• _Your objective_
Pictures aside, print all of the data below exactly as written.

• _Dataset section_
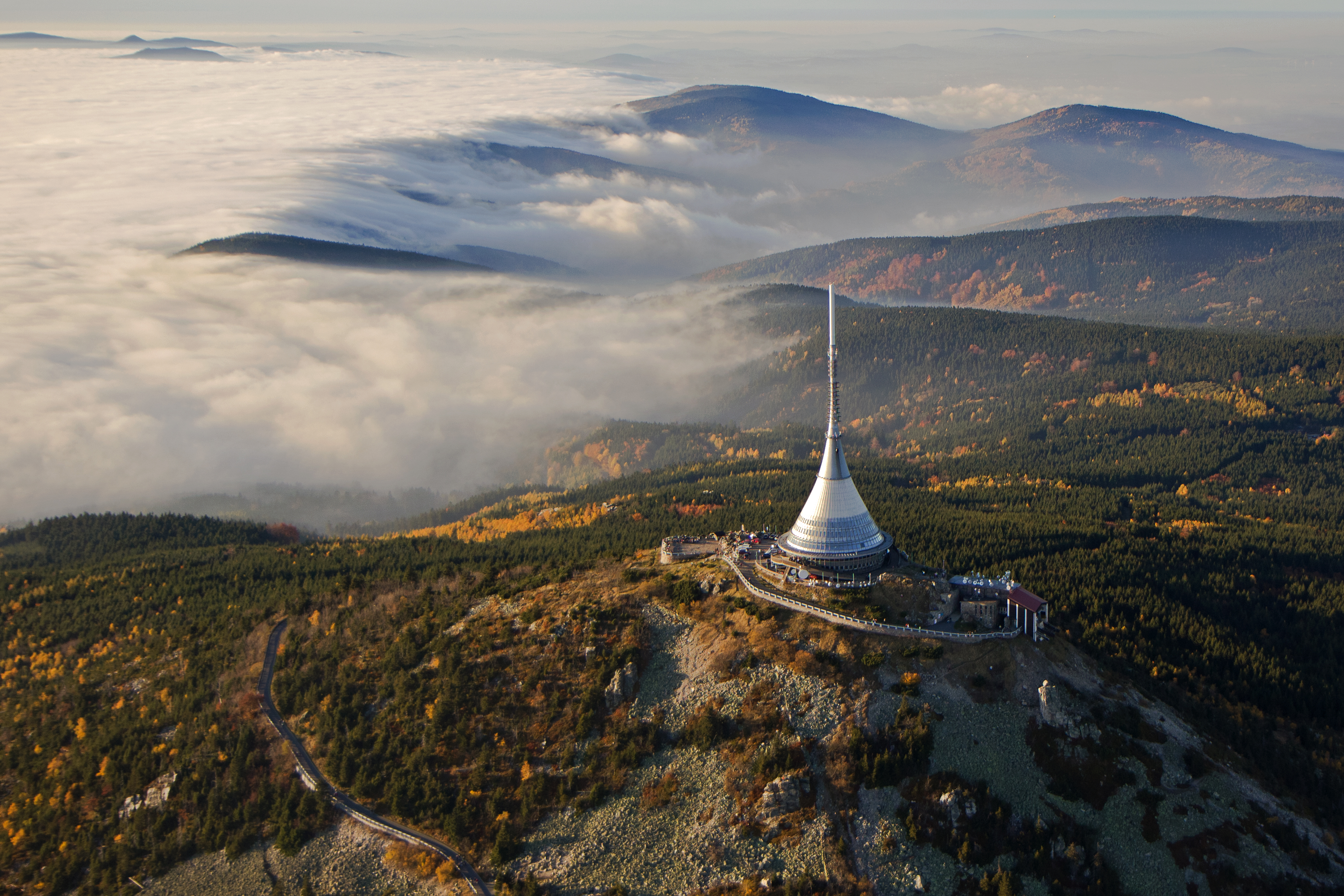 Hotel horský Ještěd (Liberec), vrchol hory Ještěd 153, Liberec
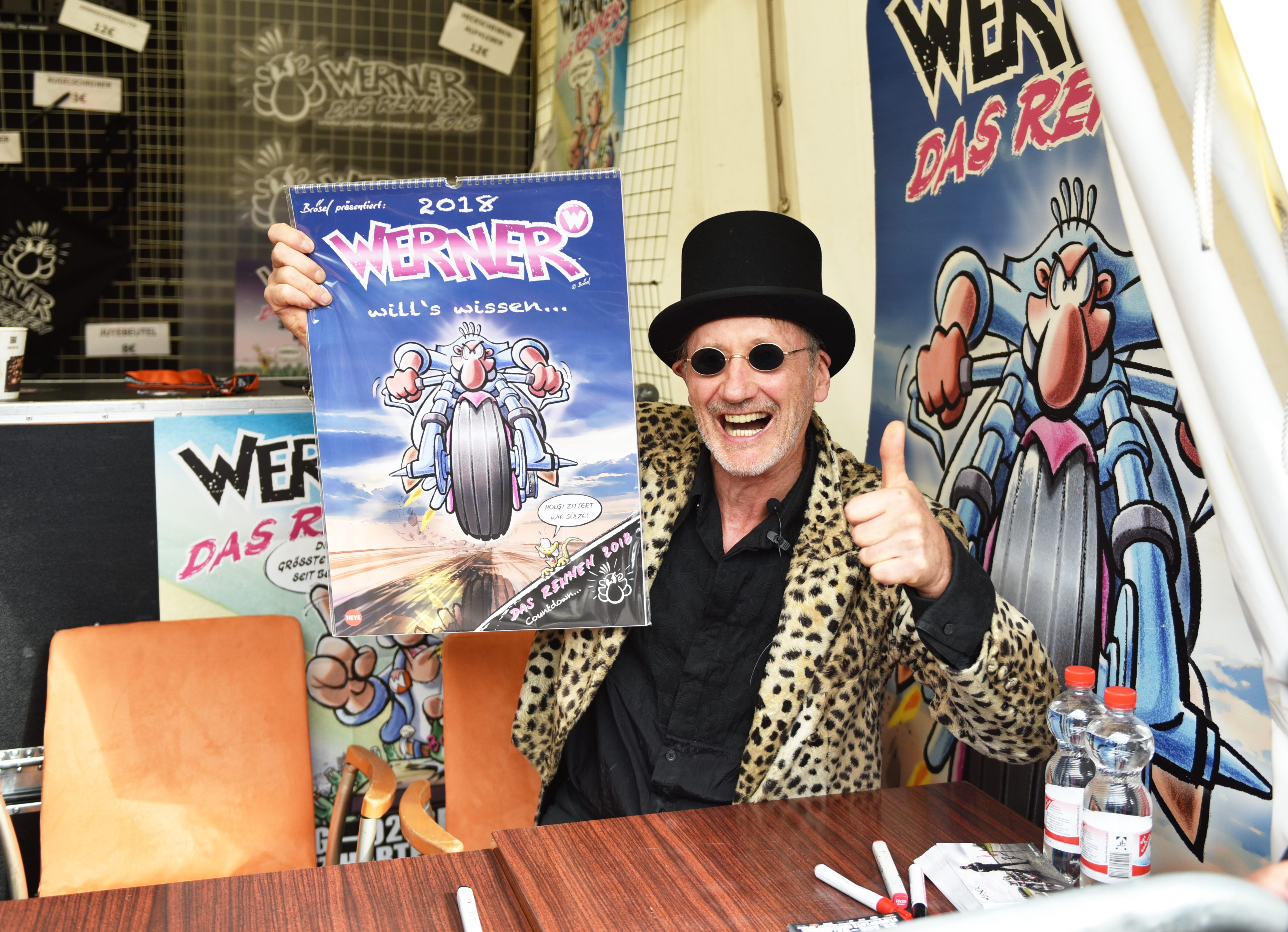 Brösel bei den Hamburg Harley Days 2017
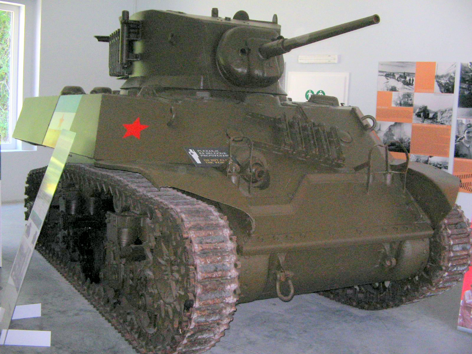 Park of Military History, Pivka, Slovenija
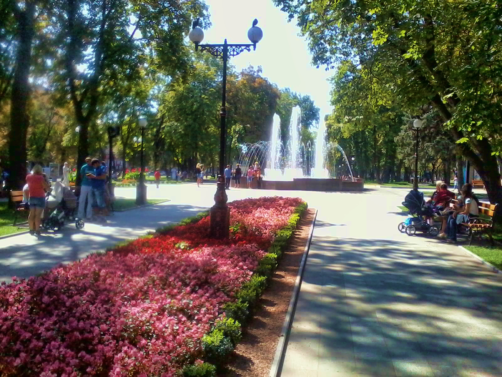 Жовтневий сквер у Кременчуці після реконструкції

• _Output below_
 Hotel horský Ještěd (Liberec), vrchol hory Ještěd 153, Liberec
 Brösel bei den Hamburg Harley Days 2017
 Park of Military History, Pivka, Slovenija
 Жовтневий сквер у Кременчуці після реконструкції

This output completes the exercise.